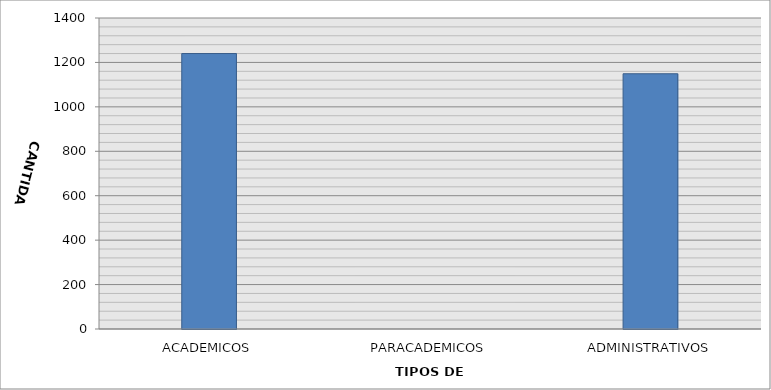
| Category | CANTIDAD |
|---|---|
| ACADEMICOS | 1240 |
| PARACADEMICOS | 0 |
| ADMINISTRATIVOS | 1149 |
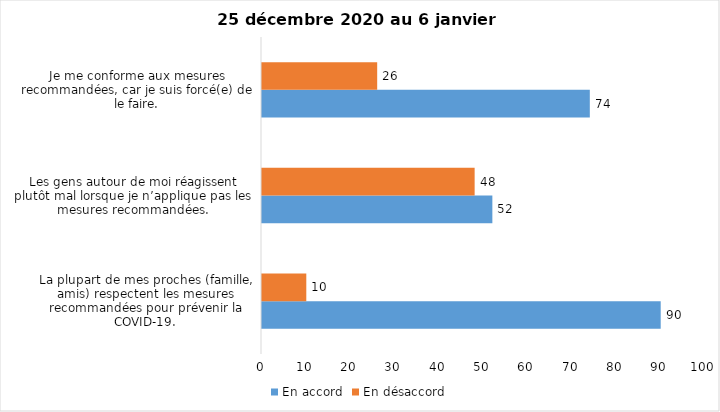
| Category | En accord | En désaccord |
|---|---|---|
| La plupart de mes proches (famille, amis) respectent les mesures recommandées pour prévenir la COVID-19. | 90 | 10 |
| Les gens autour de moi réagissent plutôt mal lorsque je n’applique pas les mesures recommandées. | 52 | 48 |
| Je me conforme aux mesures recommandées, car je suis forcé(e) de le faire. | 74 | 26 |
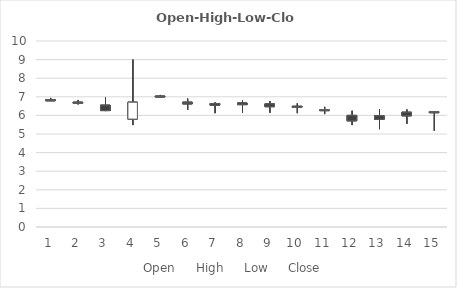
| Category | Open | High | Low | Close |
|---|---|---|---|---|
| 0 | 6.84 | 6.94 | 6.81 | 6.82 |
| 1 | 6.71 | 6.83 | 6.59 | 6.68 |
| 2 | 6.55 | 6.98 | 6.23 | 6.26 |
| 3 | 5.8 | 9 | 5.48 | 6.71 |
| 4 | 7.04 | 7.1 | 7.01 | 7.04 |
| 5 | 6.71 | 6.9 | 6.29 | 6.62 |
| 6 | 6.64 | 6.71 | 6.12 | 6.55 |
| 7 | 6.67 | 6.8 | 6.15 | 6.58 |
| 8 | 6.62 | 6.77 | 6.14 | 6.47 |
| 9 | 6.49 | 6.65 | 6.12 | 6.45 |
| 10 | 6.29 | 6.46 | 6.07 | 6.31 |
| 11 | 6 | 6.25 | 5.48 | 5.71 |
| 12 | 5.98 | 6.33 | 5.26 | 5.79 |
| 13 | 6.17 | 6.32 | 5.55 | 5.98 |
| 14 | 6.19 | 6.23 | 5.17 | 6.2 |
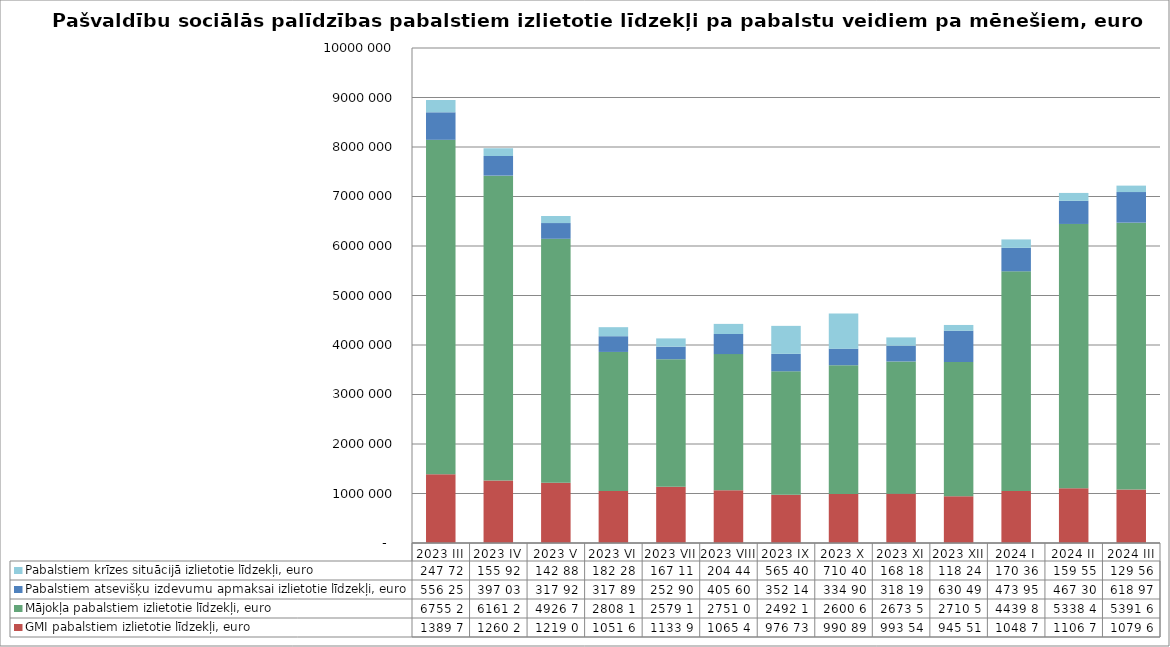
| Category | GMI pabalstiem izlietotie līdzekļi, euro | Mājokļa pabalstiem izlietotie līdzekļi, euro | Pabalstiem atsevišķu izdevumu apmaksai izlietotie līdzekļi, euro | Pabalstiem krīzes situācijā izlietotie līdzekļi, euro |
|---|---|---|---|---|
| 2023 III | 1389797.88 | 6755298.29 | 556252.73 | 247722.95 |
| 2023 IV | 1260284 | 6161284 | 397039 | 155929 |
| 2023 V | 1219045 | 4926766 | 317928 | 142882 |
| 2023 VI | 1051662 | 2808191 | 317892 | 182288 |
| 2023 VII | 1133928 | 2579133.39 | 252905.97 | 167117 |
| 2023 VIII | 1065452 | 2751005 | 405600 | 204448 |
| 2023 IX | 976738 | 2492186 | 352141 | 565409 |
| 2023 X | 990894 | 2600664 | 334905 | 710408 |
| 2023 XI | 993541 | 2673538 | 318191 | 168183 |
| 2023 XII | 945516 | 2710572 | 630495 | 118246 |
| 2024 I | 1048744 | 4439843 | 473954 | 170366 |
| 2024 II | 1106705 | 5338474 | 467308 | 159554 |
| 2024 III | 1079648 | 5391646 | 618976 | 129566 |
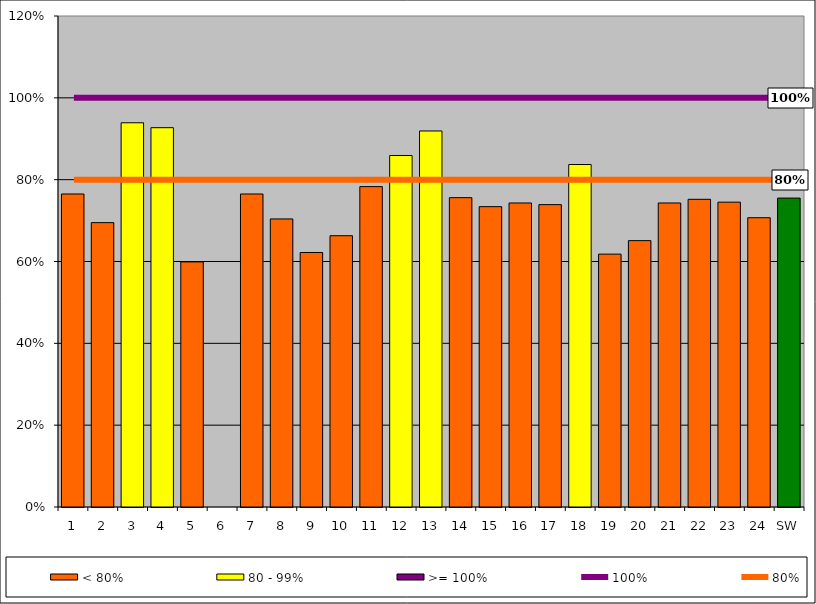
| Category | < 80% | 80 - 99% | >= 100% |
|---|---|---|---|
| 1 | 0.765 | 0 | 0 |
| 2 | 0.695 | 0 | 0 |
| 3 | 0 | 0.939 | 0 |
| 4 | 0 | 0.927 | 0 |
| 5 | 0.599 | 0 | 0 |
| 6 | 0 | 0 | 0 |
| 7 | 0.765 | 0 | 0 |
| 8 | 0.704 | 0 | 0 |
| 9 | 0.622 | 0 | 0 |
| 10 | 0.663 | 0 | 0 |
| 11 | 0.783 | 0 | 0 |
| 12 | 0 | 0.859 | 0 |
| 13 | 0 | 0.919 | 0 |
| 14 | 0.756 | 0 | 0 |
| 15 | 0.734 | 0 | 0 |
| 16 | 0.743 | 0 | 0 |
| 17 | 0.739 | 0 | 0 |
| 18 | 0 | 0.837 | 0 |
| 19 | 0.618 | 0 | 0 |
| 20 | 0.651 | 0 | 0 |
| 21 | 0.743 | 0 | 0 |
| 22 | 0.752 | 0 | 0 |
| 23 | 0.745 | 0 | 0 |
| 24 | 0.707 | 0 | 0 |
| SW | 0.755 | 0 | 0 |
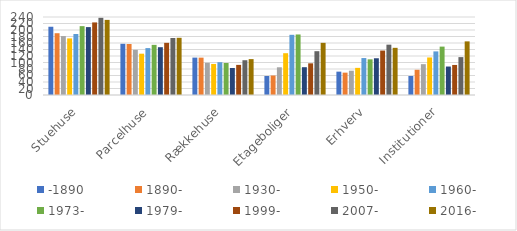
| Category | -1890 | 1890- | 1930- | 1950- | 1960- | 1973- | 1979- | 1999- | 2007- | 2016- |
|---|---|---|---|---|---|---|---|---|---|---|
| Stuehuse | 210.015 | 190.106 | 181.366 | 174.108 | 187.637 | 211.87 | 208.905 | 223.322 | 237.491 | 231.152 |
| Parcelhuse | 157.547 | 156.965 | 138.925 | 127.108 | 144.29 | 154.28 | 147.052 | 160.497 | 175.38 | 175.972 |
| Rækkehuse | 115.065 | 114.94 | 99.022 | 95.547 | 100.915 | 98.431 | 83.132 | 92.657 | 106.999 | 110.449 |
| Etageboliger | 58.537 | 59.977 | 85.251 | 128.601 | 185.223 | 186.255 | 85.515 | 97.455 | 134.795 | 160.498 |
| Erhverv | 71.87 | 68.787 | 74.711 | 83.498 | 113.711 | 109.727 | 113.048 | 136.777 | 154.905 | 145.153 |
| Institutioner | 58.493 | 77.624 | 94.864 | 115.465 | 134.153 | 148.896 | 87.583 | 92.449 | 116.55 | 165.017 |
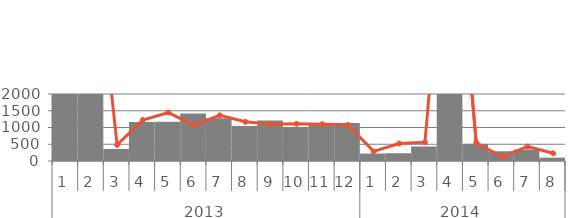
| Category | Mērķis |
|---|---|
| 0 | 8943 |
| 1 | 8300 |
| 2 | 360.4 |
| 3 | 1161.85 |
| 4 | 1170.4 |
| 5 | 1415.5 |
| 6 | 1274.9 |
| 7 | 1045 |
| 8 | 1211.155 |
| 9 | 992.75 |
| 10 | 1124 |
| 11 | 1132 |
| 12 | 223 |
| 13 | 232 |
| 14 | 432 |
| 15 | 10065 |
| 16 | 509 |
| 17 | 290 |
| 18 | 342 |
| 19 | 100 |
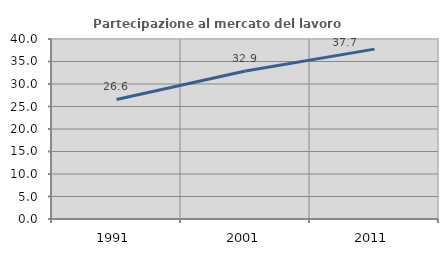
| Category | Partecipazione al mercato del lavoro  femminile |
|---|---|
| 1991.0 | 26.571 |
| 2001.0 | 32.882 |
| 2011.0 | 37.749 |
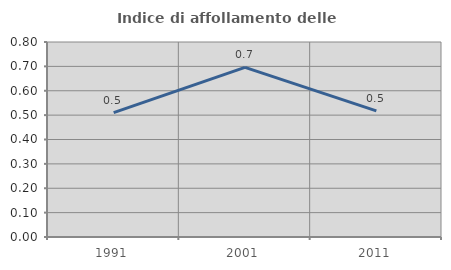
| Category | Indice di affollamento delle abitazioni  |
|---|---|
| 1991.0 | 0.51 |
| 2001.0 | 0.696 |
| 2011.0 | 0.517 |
--------------------
## Work order
Although the records contain pictures, only the text should be copied, exactly as it stands.

## Finished task
| Category | CANTIDAD |
|---|---|
| ACADEMICOS | 1240 |
| PARACADEMICOS | 0 |
| ADMINISTRATIVOS | 1149 |
| Category | En accord | En désaccord |
|---|---|---|
| La plupart de mes proches (famille, amis) respectent les mesures recommandées pour prévenir la COVID-19. | 90 | 10 |
| Les gens autour de moi réagissent plutôt mal lorsque je n’applique pas les mesures recommandées. | 52 | 48 |
| Je me conforme aux mesures recommandées, car je suis forcé(e) de le faire. | 74 | 26 |
| Category | Open | High | Low | Close |
|---|---|---|---|---|
| 0 | 6.84 | 6.94 | 6.81 | 6.82 |
| 1 | 6.71 | 6.83 | 6.59 | 6.68 |
| 2 | 6.55 | 6.98 | 6.23 | 6.26 |
| 3 | 5.8 | 9 | 5.48 | 6.71 |
| 4 | 7.04 | 7.1 | 7.01 | 7.04 |
| 5 | 6.71 | 6.9 | 6.29 | 6.62 |
| 6 | 6.64 | 6.71 | 6.12 | 6.55 |
| 7 | 6.67 | 6.8 | 6.15 | 6.58 |
| 8 | 6.62 | 6.77 | 6.14 | 6.47 |
| 9 | 6.49 | 6.65 | 6.12 | 6.45 |
| 10 | 6.29 | 6.46 | 6.07 | 6.31 |
| 11 | 6 | 6.25 | 5.48 | 5.71 |
| 12 | 5.98 | 6.33 | 5.26 | 5.79 |
| 13 | 6.17 | 6.32 | 5.55 | 5.98 |
| 14 | 6.19 | 6.23 | 5.17 | 6.2 |
| Category | GMI pabalstiem izlietotie līdzekļi, euro | Mājokļa pabalstiem izlietotie līdzekļi, euro | Pabalstiem atsevišķu izdevumu apmaksai izlietotie līdzekļi, euro | Pabalstiem krīzes situācijā izlietotie līdzekļi, euro |
|---|---|---|---|---|
| 2023 III | 1389797.88 | 6755298.29 | 556252.73 | 247722.95 |
| 2023 IV | 1260284 | 6161284 | 397039 | 155929 |
| 2023 V | 1219045 | 4926766 | 317928 | 142882 |
| 2023 VI | 1051662 | 2808191 | 317892 | 182288 |
| 2023 VII | 1133928 | 2579133.39 | 252905.97 | 167117 |
| 2023 VIII | 1065452 | 2751005 | 405600 | 204448 |
| 2023 IX | 976738 | 2492186 | 352141 | 565409 |
| 2023 X | 990894 | 2600664 | 334905 | 710408 |
| 2023 XI | 993541 | 2673538 | 318191 | 168183 |
| 2023 XII | 945516 | 2710572 | 630495 | 118246 |
| 2024 I | 1048744 | 4439843 | 473954 | 170366 |
| 2024 II | 1106705 | 5338474 | 467308 | 159554 |
| 2024 III | 1079648 | 5391646 | 618976 | 129566 |
| Category | < 80% | 80 - 99% | >= 100% |
|---|---|---|---|
| 1 | 0.765 | 0 | 0 |
| 2 | 0.695 | 0 | 0 |
| 3 | 0 | 0.939 | 0 |
| 4 | 0 | 0.927 | 0 |
| 5 | 0.599 | 0 | 0 |
| 6 | 0 | 0 | 0 |
| 7 | 0.765 | 0 | 0 |
| 8 | 0.704 | 0 | 0 |
| 9 | 0.622 | 0 | 0 |
| 10 | 0.663 | 0 | 0 |
| 11 | 0.783 | 0 | 0 |
| 12 | 0 | 0.859 | 0 |
| 13 | 0 | 0.919 | 0 |
| 14 | 0.756 | 0 | 0 |
| 15 | 0.734 | 0 | 0 |
| 16 | 0.743 | 0 | 0 |
| 17 | 0.739 | 0 | 0 |
| 18 | 0 | 0.837 | 0 |
| 19 | 0.618 | 0 | 0 |
| 20 | 0.651 | 0 | 0 |
| 21 | 0.743 | 0 | 0 |
| 22 | 0.752 | 0 | 0 |
| 23 | 0.745 | 0 | 0 |
| 24 | 0.707 | 0 | 0 |
| SW | 0.755 | 0 | 0 |
| Category | -1890 | 1890- | 1930- | 1950- | 1960- | 1973- | 1979- | 1999- | 2007- | 2016- |
|---|---|---|---|---|---|---|---|---|---|---|
| Stuehuse | 210.015 | 190.106 | 181.366 | 174.108 | 187.637 | 211.87 | 208.905 | 223.322 | 237.491 | 231.152 |
| Parcelhuse | 157.547 | 156.965 | 138.925 | 127.108 | 144.29 | 154.28 | 147.052 | 160.497 | 175.38 | 175.972 |
| Rækkehuse | 115.065 | 114.94 | 99.022 | 95.547 | 100.915 | 98.431 | 83.132 | 92.657 | 106.999 | 110.449 |
| Etageboliger | 58.537 | 59.977 | 85.251 | 128.601 | 185.223 | 186.255 | 85.515 | 97.455 | 134.795 | 160.498 |
| Erhverv | 71.87 | 68.787 | 74.711 | 83.498 | 113.711 | 109.727 | 113.048 | 136.777 | 154.905 | 145.153 |
| Institutioner | 58.493 | 77.624 | 94.864 | 115.465 | 134.153 | 148.896 | 87.583 | 92.449 | 116.55 | 165.017 |
| Category | Mērķis |
|---|---|
| 0 | 8943 |
| 1 | 8300 |
| 2 | 360.4 |
| 3 | 1161.85 |
| 4 | 1170.4 |
| 5 | 1415.5 |
| 6 | 1274.9 |
| 7 | 1045 |
| 8 | 1211.155 |
| 9 | 992.75 |
| 10 | 1124 |
| 11 | 1132 |
| 12 | 223 |
| 13 | 232 |
| 14 | 432 |
| 15 | 10065 |
| 16 | 509 |
| 17 | 290 |
| 18 | 342 |
| 19 | 100 |
| Category | Partecipazione al mercato del lavoro  femminile |
|---|---|
| 1991.0 | 26.571 |
| 2001.0 | 32.882 |
| 2011.0 | 37.749 |
| Category | Indice di affollamento delle abitazioni  |
|---|---|
| 1991.0 | 0.51 |
| 2001.0 | 0.696 |
| 2011.0 | 0.517 |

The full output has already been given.